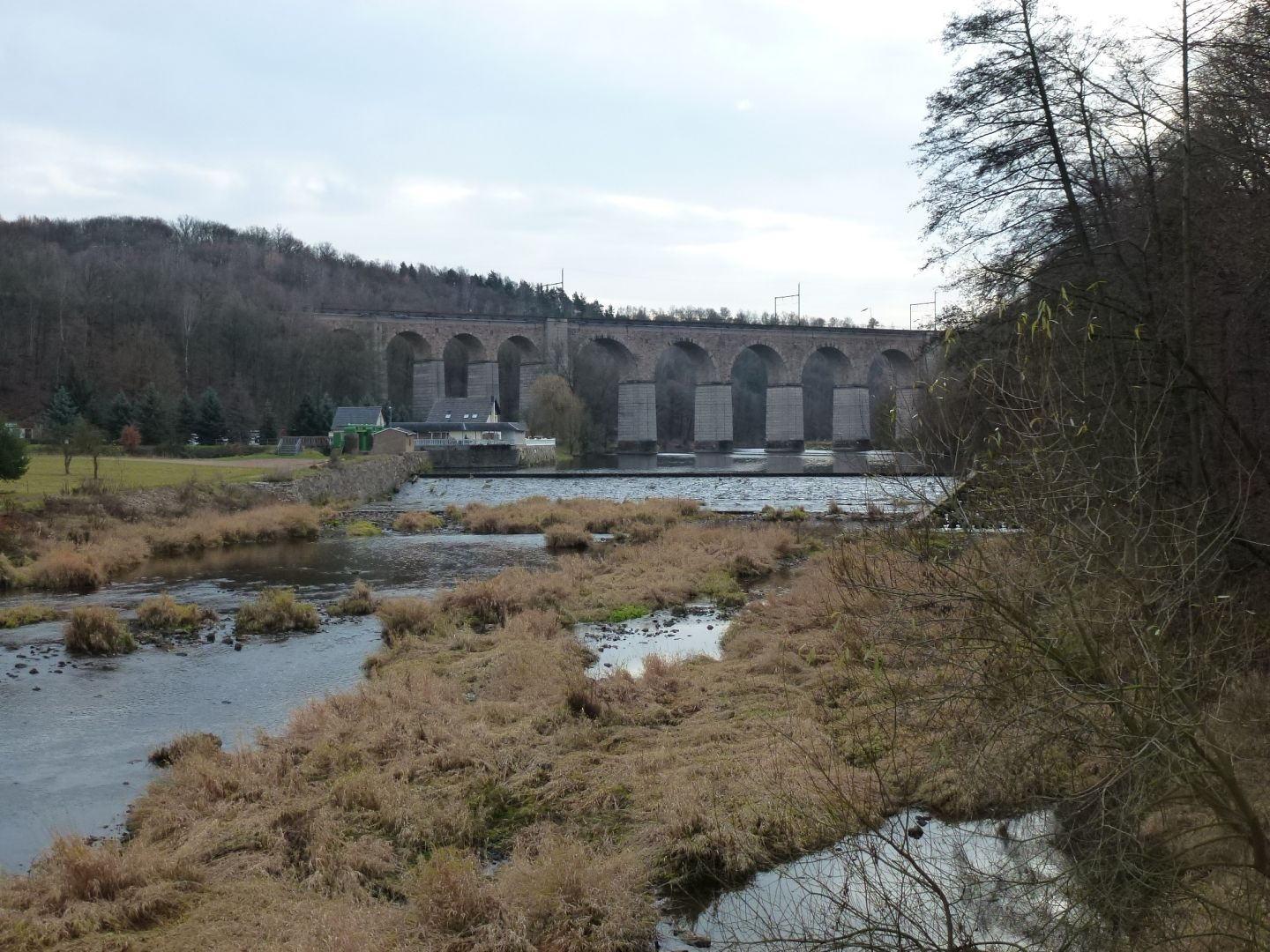 Eisenbahnviadukt in Limmritz über die Zschopau
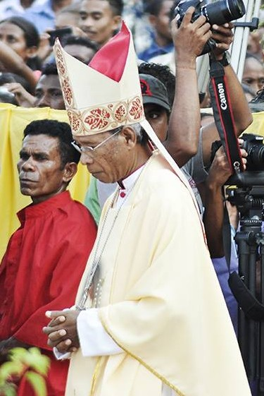 Tetun: Norberto do Amaral
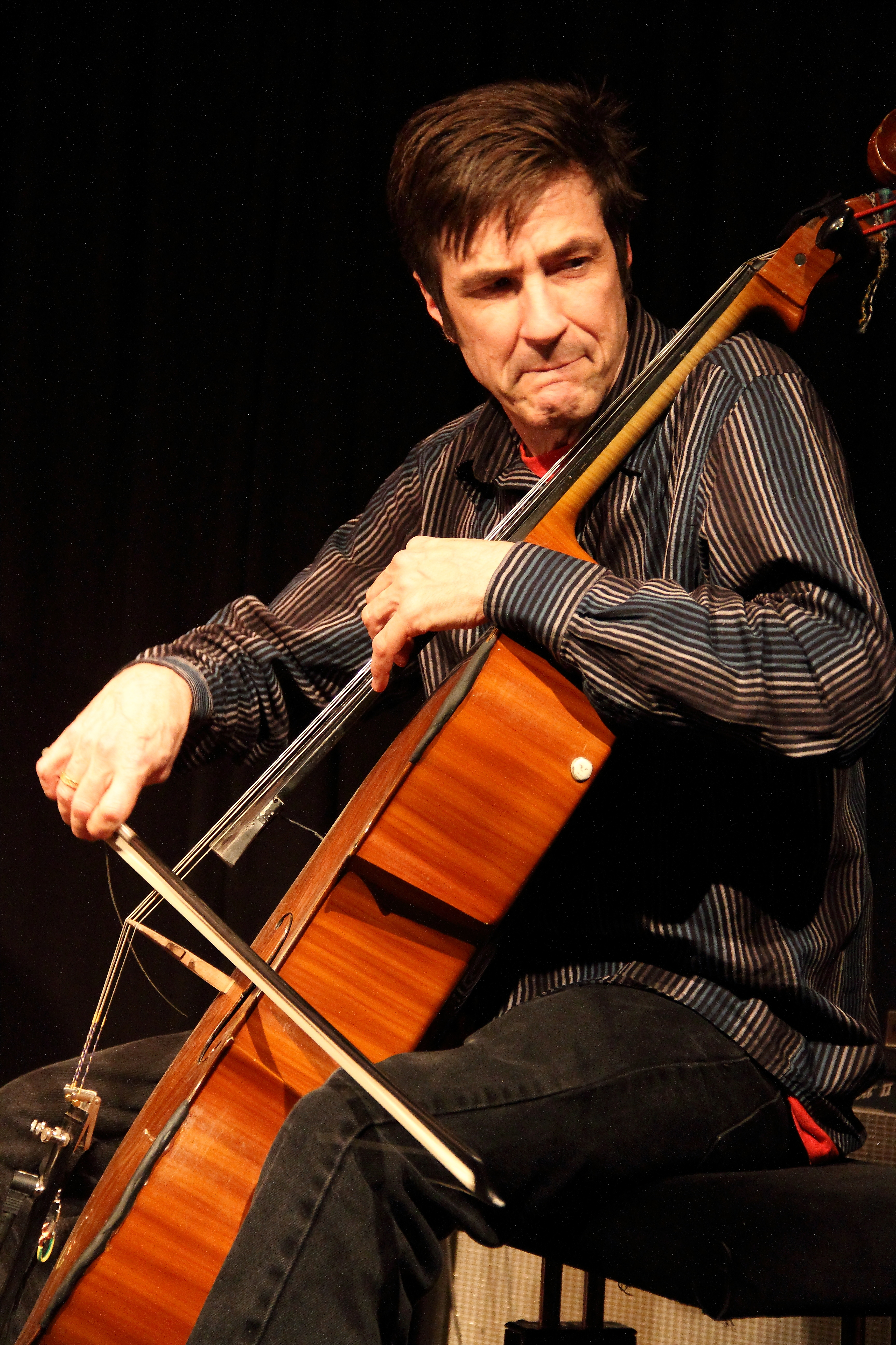 Konzert von Ullmann/Swell´s Chicago Plan im Club W71 in Weikersheim. Chicago Plan sind: Gebhard Ullmann (sax, bcl), Steve Swell (tromb), Fred Lonberg-Holm (cello, electr) und Michael Zerang (dr).
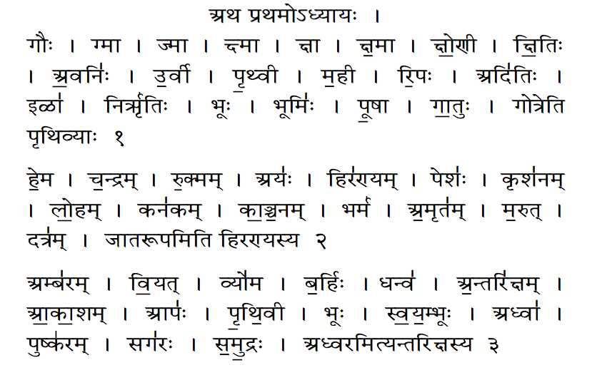 निरूक्त जो वेदों को समझने के लिए शब्द उत्पत्ति और अर्थ विवेचन का ग्रंथ है, उसके प्रथम अध्याय का एक भाग - उदाहरण हेतु ।

+ + +

Directions
Retype the listing above exactly. Pictures are not part of the copy.

Exercise response
 Eisenbahnviadukt in Limmritz über die Zschopau
 Tetun: Norberto do Amaral
 Konzert von Ullmann/Swell´s Chicago Plan im Club W71 in Weikersheim. Chicago Plan sind: Gebhard Ullmann (sax, bcl), Steve Swell (tromb), Fred Lonberg-Holm (cello, electr) und Michael Zerang (dr).
 निरूक्त जो वेदों को समझने के लिए शब्द उत्पत्ति और अर्थ विवेचन का ग्रंथ है, उसके प्रथम अध्याय का एक भाग - उदाहरण हेतु ।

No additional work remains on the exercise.